Его можно было бы назвать русским красавцем-богатырем, если б правую щеку не безобразил багровый сабельный шрам от раны, полученной в бою под Азовом. Взяв булаву, Максимов собрался уходить. В горенку вошла атаманша, молодая, дородная, пышногрудая казачка.
– Уж уходишь, Луня? – окинула она своего статного мужа взглядом.
– Надобно идти, – вздохнул атаман и озабоченно проговорил: – Ты, Варварушка, будь наготове. Может, царь-то Петр Алексеевич поимеет охоту пожаловать к нам на обед. Бражного меду да фряжского[1] вина надобно побольше. Царь-то до хмельного охоч… Домрачеев да девок-плясуниц покличь…
– Не бойся, Луня, – усмехнулась атаманша, показывая свои чудесные белые зубы. – Не прогневлю царя-батюшку, сумею ему, сердешному, угодить… Будет доволен…

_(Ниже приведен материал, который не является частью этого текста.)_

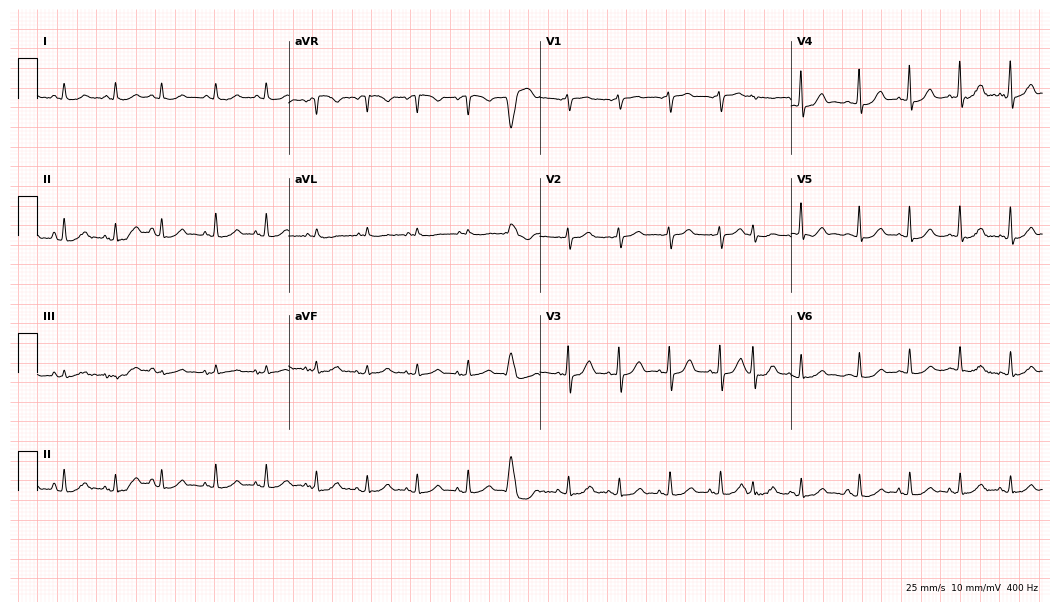
12-lead ECG (10.2-second recording at 400 Hz) from a 78-year-old man. Screened for six findings — first-degree AV block, right bundle branch block, left bundle branch block, sinus bradycardia, atrial fibrillation, sinus tachycardia — none is recorded. Other findings, if any, are not listed.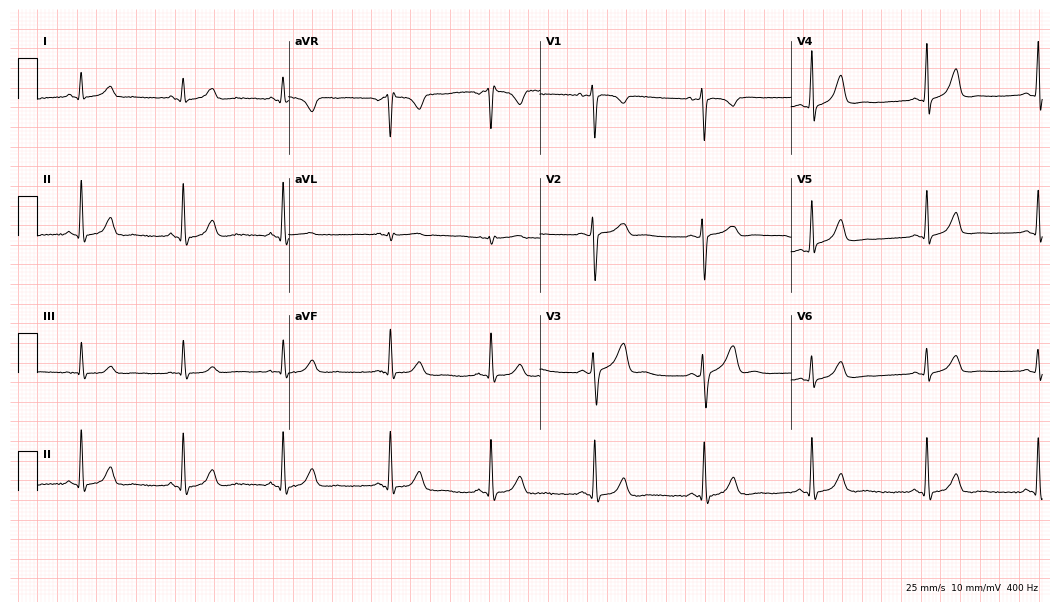
Standard 12-lead ECG recorded from a woman, 22 years old (10.2-second recording at 400 Hz). Read as a normal ECG.

– Да уж знаю, знаю, атаманша, – ласково улыбнулся Максимов. – Баба ты ловкая, когда захочешь, то любому можешь угодить…
Потрепав жену по румяной щеке, атаман вышел.

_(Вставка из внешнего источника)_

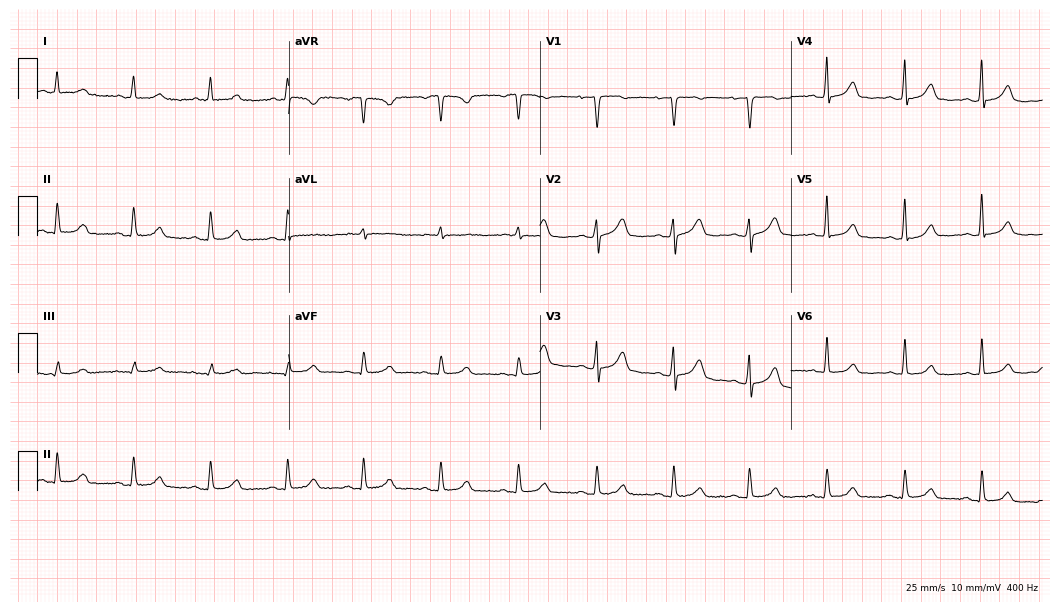
12-lead ECG from a 64-year-old female patient. Labelled as a normal ECG.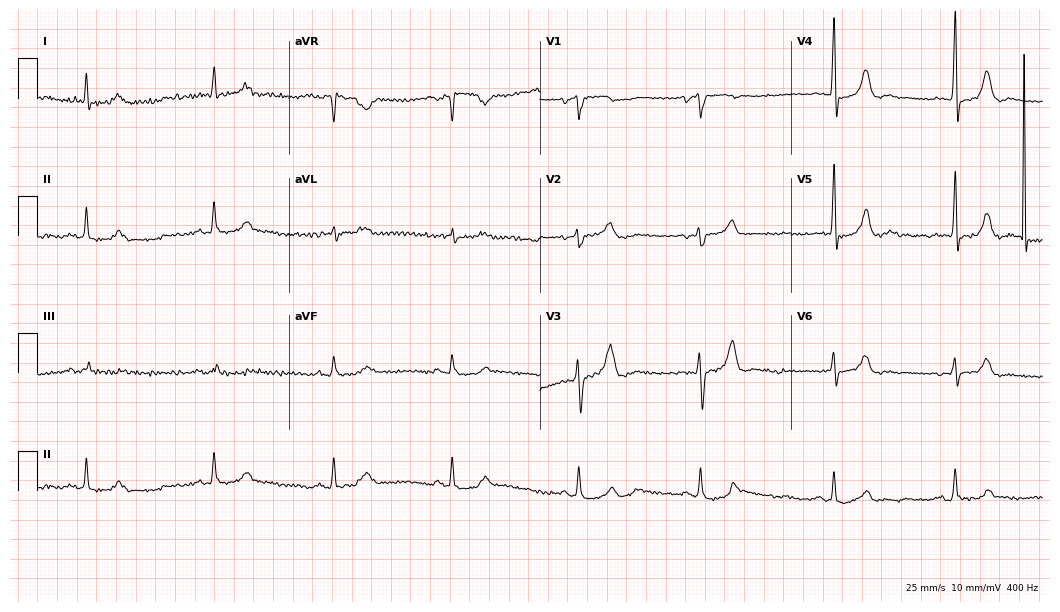
12-lead ECG from a 79-year-old man (10.2-second recording at 400 Hz). No first-degree AV block, right bundle branch block, left bundle branch block, sinus bradycardia, atrial fibrillation or sinus tachycardia recorded for this tracing.

На улицах Черкасска было необычайное оживление. Несмотря на раннее утро, сновали толпы народа.
Ждали прибытия Петра Первого.
Царь плыл на кораблях из Воронежа в Азов. Хотя о его приезде не объявлялось, молва об этом сразу облетела окрестные городки и станицы. Люди отовсюду стекались в Черкасск, чтобы увидеть царя.
Казаки в цветных кафтанах и зипунах, увешанные оружием, казачки в азиатских ярких нарядах, татары в полосатых халатах, калмыки в ерчаках[2] из жеребячьей шкуры, иноземные купцы, старики и ребятишки шумно заполняли улицу.

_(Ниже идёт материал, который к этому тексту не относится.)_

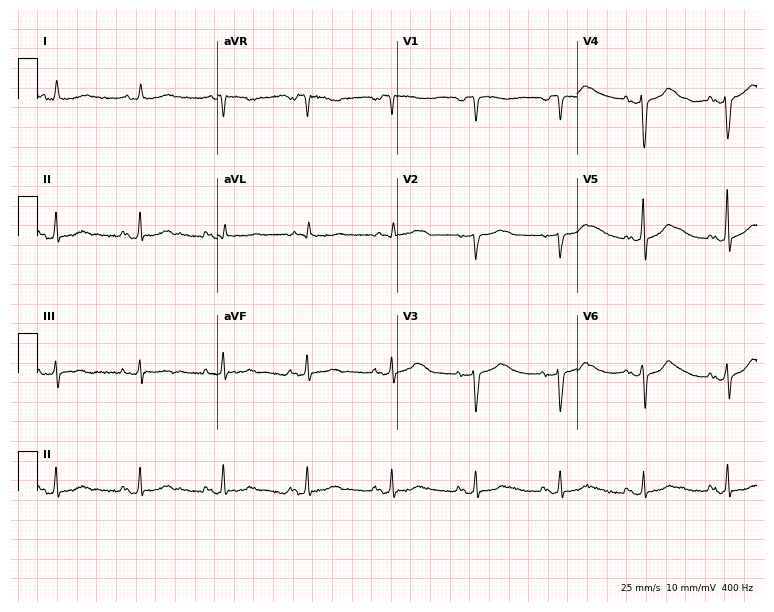
ECG — a female, 80 years old. Screened for six findings — first-degree AV block, right bundle branch block, left bundle branch block, sinus bradycardia, atrial fibrillation, sinus tachycardia — none is recorded. Findings outside these six are not listed.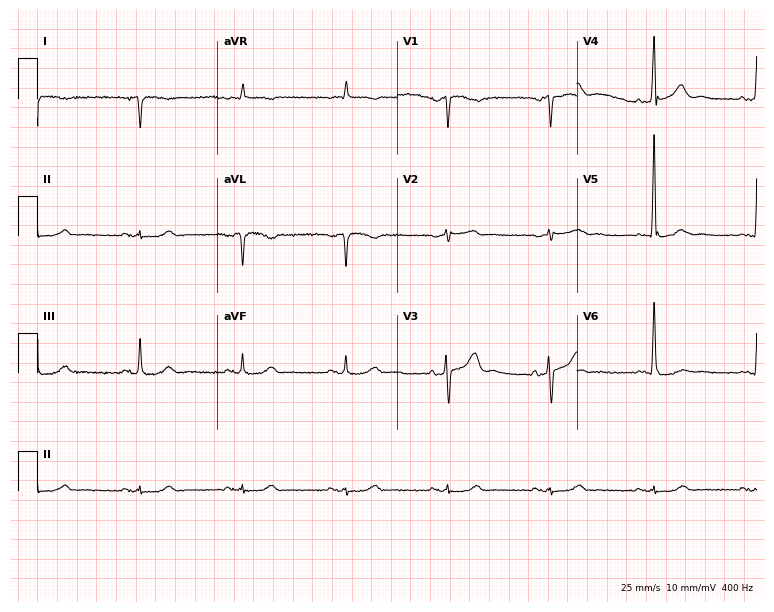
Resting 12-lead electrocardiogram. Patient: a male, 82 years old. None of these six findings is recorded: first-degree AV block, right bundle branch block (RBBB), left bundle branch block (LBBB), sinus bradycardia, atrial fibrillation (AF), sinus tachycardia. Other findings, if any, are not listed.

В торговых рядах купцы торопливо открывали лавки и лари, выбрасывали на полки разнообразные диковинные товары.
Толпы людей ходили от ларя к ларю, от лавки к лавке и изумлялись невиданным заманчивым вещам. Полки расцветились шелковыми и камковыми материями, парчовыми тканями, яхонтами, жемчугами. На нитках висели золотые и серебряные, с дорогими каменьями, женские украшения. Кучами лежал сафьян всех цветов, сапоги, расшитые узорами чудесной азиатской работы. Морской пеной взбивалась кисея. Ослепляюще отсвечивали на солнце стеклянная заморская посуда, восточные медные кувшины с тонкой шеей, турецкое и генуэзское оружие, венецианские зеркала. Лежали вороха азиатских сладостей, сухих варений. Пирамидами громоздились бочонки с фряжскими винами, фруктовыми наливками, водкой.
У стружемента[3], покачиваясь на волне, стояли греческие, турецкие и итальянские корабли и галеры, доставившие в Черкасск грузы. Хозяева судов, распродав товар, толпились около татарских мурз, торговавших ясырью[4]. Десятка три оборванных и грязных невольников – ногайцев и кавказских горцев – угрюмо сидели со связанными руками на привязи у столбов и покорно ждали своей участи.
В тени мохнатой вербы сидел на разостланном зипуне старый домрачей с длинными запорожскими седыми усами. Рассеянно поглядывая вокруг мутными старческими глазами, он дергал звонкие струны домры и тихим, слегка дребезжащим голосом пел:
Ой, да на славной було, братцы, на речушке,
Да на славной було, братцы, на Камышинке,
Собиралися там люди вольные —
Все донские, гребенские, козаки яицкие.
Собирались воны, братцы, во единый круг.
Во кругу-то стоят воны, думу думают…
– Дед Остап! – удивленно воскликнул молодой казак в алом суконном кафтане, останавливаясь около старика. – Хай тебе лихо, да неужто ты?.. Здоров был, дед!